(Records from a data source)
****************************************

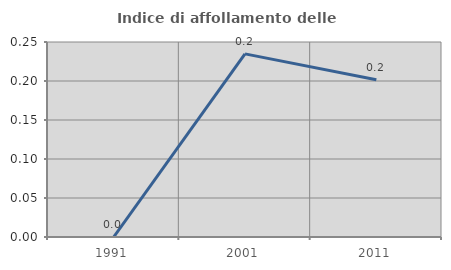
| Category | Indice di affollamento delle abitazioni  |
|---|---|
| 1991.0 | 0 |
| 2001.0 | 0.235 |
| 2011.0 | 0.202 |

****************************************

Each entry should be repeated exactly as it appears; the pictures stay out.

| Category | Indice di affollamento delle abitazioni  |
|---|---|
| 1991.0 | 0 |
| 2001.0 | 0.235 |
| 2011.0 | 0.202 |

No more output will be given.